Task to carry out:
When you spot the word "organism" in a line of the data below, copy that line.

Records for this exercise:
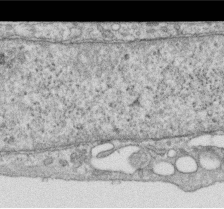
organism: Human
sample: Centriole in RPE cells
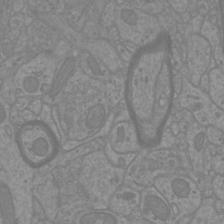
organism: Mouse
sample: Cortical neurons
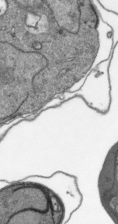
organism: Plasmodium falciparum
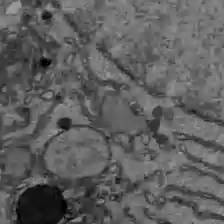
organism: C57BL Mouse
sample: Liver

* * *

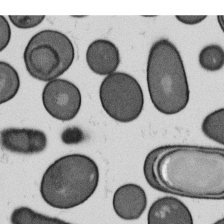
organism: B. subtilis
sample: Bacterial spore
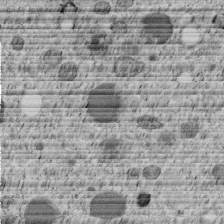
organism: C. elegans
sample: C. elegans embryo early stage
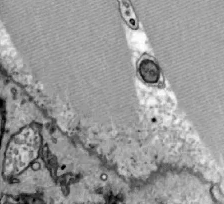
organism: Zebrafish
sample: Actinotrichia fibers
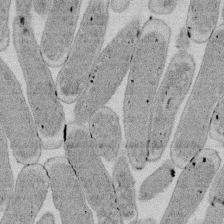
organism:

Response to the exercise:
organism: Human
organism: Mouse
organism: Plasmodium falciparum
organism: C57BL Mouse
organism: B. subtilis
organism: C. elegans
organism: Zebrafish
organism:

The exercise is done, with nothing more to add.